Karl Jakob Kolb, portrait photo from around 1930.

(Nuremberg City Archives, C21/VII No. 84)

Herschelstrasse 17 is circled in red. In the west (here to the left) is the Ludwig Canal. Today the Frankenschnellweg follows the former bed of the canal. On the far right of the picture, is the slightly curved Gibitzenhofstrasse, running from north to south. Parts of Herschel School are visible at the very bottom of the picture. Aerial photo 1927.

(Nuremberg City Archives, A 97 No. 387)

Karl Jakob Kolb

(1891-1942)

Location of stone: Herschelstrasse 17 District: Steinbühl
Sponsors: Klaus Höcherl and Manfred Kümmerling Laying of stone: 9 November 2018

Biography

On 9 November 2018 Gunter Demnig came to Nuremberg to take part in a ceremony to mark the laying of stumbling stones. On the day which marked the 80th anniversary of the “Night of Broken Glass”, he laid stumbling stones for Jewish and homosexual victims of National Socialism. Klaus Höcherl and Manfred Kümmerling sponsored the laying of the stumbling stone for Karl Jakob Kolb. Kolb was murdered in 1942 in the killing centre at Hartheim Castle.

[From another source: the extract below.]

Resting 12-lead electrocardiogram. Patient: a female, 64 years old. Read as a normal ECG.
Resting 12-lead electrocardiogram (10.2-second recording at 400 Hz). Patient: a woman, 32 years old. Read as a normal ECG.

Karl Jakob Kolb was born on 12 March 1891 in Bayreuth. After the First World War he moved to Nuremberg, where he worked as a trader. In 1919 he married Anna Munkert. In the years that followed, the marriage produced two children.

During this period Kolb had frequent sexual relationships with men. This resulted in the Nuremberg-Fürth regional court sentencing him to 15 months in prison. After serving his sentence Kolb continued to live in Nuremberg. He occasionally visited the “Wirtschaftsraum 3. Klasse” in Nuremberg’s main railway station. At the end of the 1930s this had established itself as a meeting place for homosexuals. It was there, in June 1939, that Kolb met a 20-year-old male prostitute with whom he then had sexual relations.

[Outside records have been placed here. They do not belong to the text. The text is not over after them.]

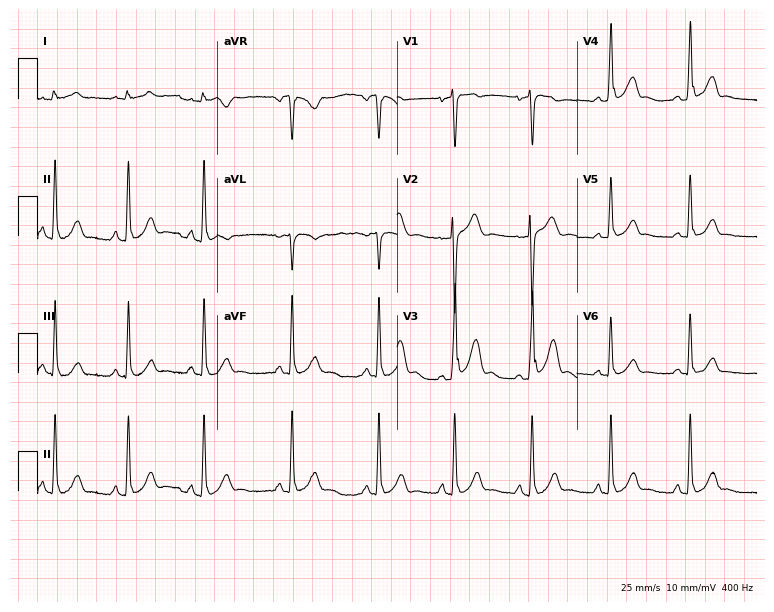
12-lead ECG from a man, 36 years old (7.3-second recording at 400 Hz). Recorded interpretation: within normal limits.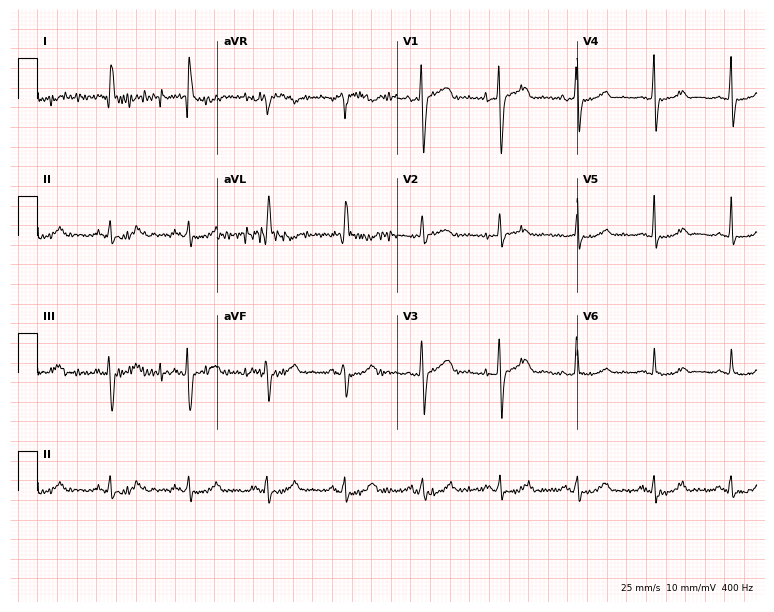
12-lead ECG from a female patient, 74 years old. Screened for six findings — first-degree AV block, right bundle branch block, left bundle branch block, sinus bradycardia, atrial fibrillation, sinus tachycardia — none is recorded. Findings outside these six are not listed.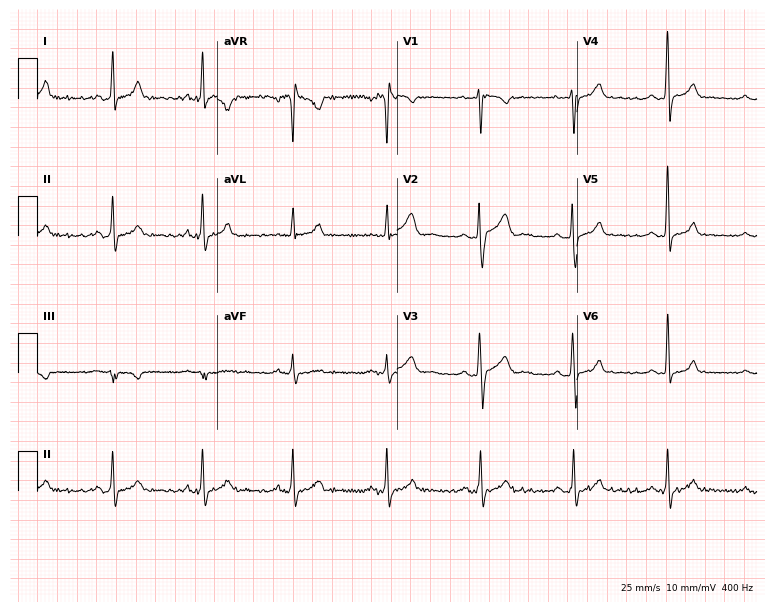
Standard 12-lead ECG recorded from a 34-year-old male patient (7.3-second recording at 400 Hz). Read as a normal ECG.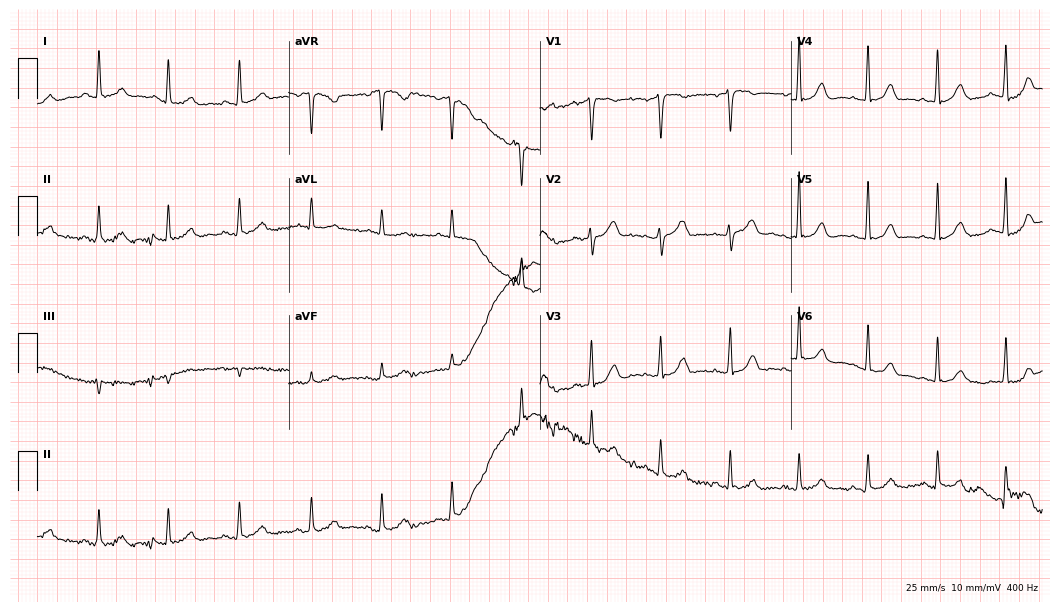
12-lead ECG from a 79-year-old female (10.2-second recording at 400 Hz). Recorded interpretation: within normal limits.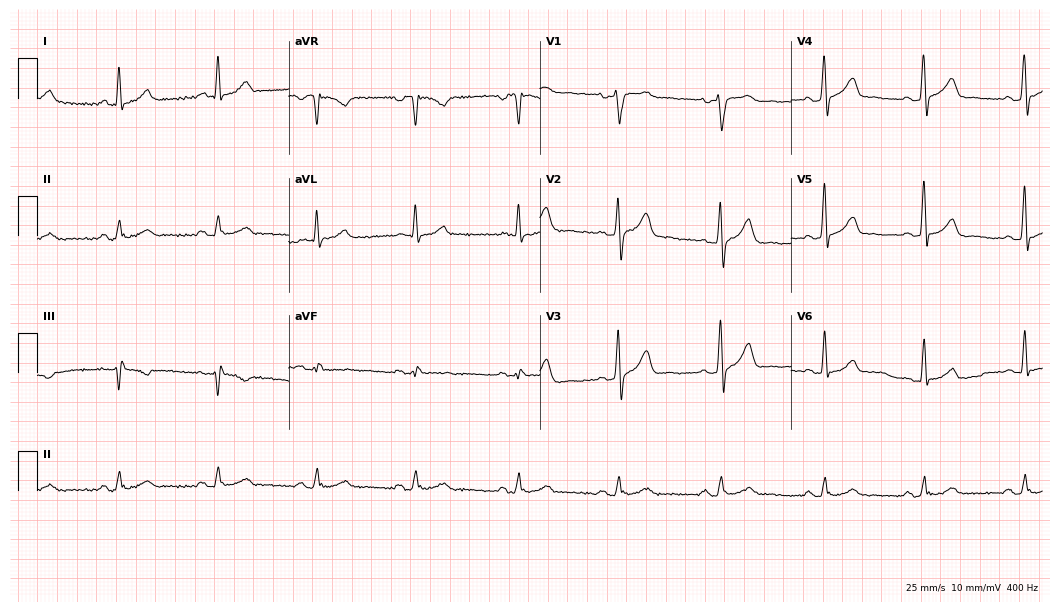
12-lead ECG (10.2-second recording at 400 Hz) from a male, 51 years old. Labelled as a normal ECG.

Kolb was to pay dearly for meeting this young man. A short time afterwards the prostitute was arrested and under pressure from the police, named several men who had given him money in exchange for sexual services. Thus, Kolb also came to the attention of the police and was subsequently taken into custody. Together with five other men, he was brought to trial before the Nuremberg-Fürth regional court in November 1939. Convicted of contravening Paragraph 175, the court sentenced him to nine months in prison. Kolb served his sentence in the prison in Ebrach until May 1940. However, he was not released afterwards. He was sent instead to Dachau concentration camp by order of Nuremberg’s criminal investigation department.

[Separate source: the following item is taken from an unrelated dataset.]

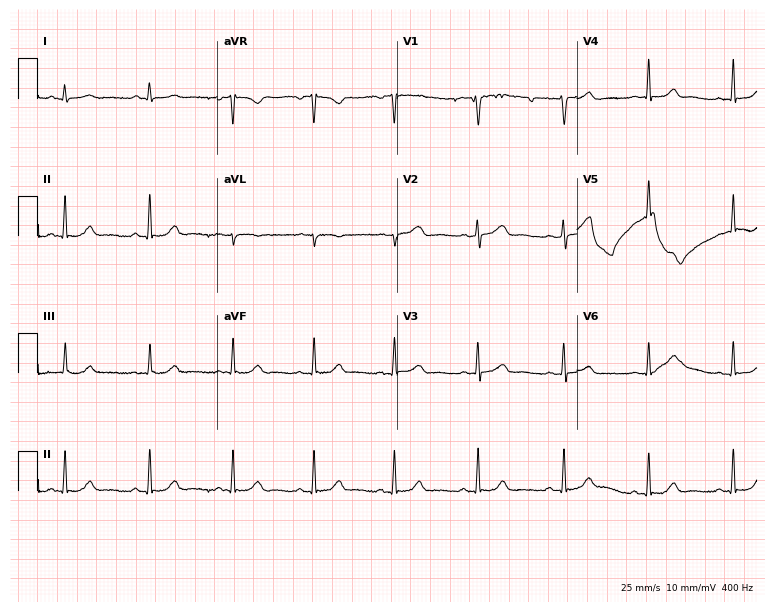
Standard 12-lead ECG recorded from a female, 46 years old. None of these six findings is recorded: first-degree AV block, right bundle branch block, left bundle branch block, sinus bradycardia, atrial fibrillation, sinus tachycardia. Findings outside these six are not listed.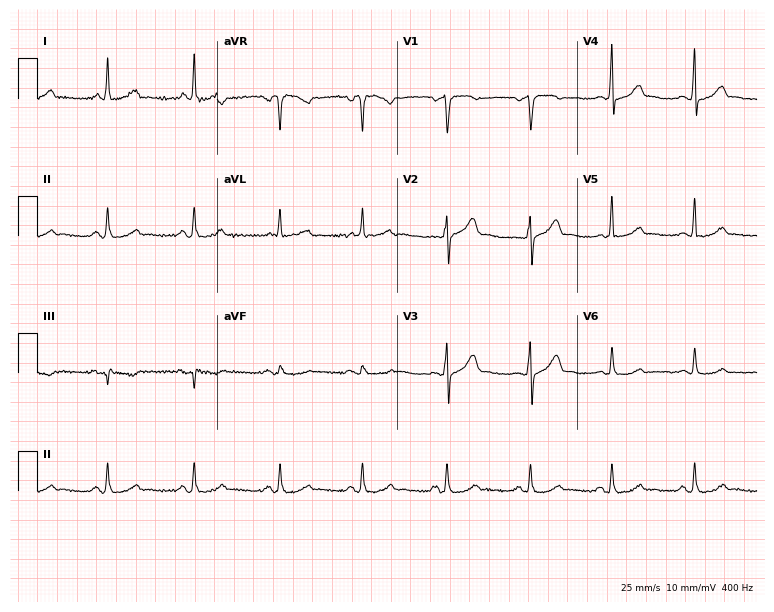
12-lead ECG from a female, 53 years old. Recorded interpretation: within normal limits.

Kolb entered Dachau as a prisoner in June 1940. Shortly afterwards he was transferred for half a year to Neuengamme concentration camp near Hamburg. In May 1941 he was sent back to Dachau. Imprisonment in the two camps must have ground down the then 50-year-old Kolb physically and ruined his health. This can be the only explanation why, in the following winter, he was one of the victims of a large-scale murder programme designed by the SS to eliminate those prisoners in the camp hospital who were no longer able to work. At the end of January 1942, a so called “invalid transport” brought him to the killing centre at Hartheim Castle near Linz. He was murdered in the gas chamber there on 27 January.

- Nuremberg City Archives, C 21/IX registration card.

- Nuremberg City Archives, public prosecutor’s office, Regional Court of Nürnberg-Fürth II, No. 1188.

- Information from Dachau concentration camp, 4 April 2017.

- Biographical compilation by Dr. Matthias Gemählich.